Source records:
* * *

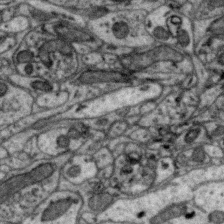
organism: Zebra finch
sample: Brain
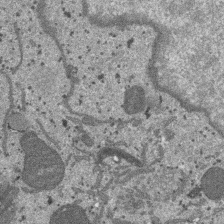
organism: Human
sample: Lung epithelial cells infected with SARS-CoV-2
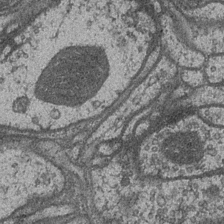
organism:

* * *

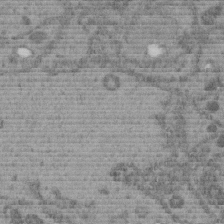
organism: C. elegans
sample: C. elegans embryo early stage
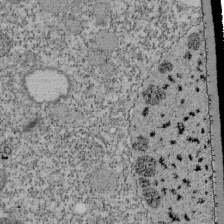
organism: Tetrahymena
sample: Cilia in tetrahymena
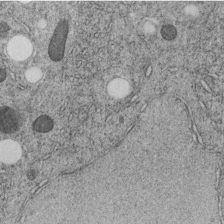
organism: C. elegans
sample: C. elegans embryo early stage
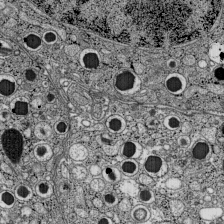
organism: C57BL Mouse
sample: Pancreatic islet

* * *

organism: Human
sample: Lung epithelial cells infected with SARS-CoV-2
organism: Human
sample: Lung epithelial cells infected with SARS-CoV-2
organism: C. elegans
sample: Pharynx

* * *

Problem details: Taking the entries above, extract every line from the one bearing "organism: Tetrahymena" through the one bearing "sample: Pancreatic islet", exactly, with no pictures.

Task output:
organism: Tetrahymena
sample: Cilia in tetrahymena
organism: C. elegans
sample: C. elegans embryo early stage
organism: C57BL Mouse
sample: Pancreatic islet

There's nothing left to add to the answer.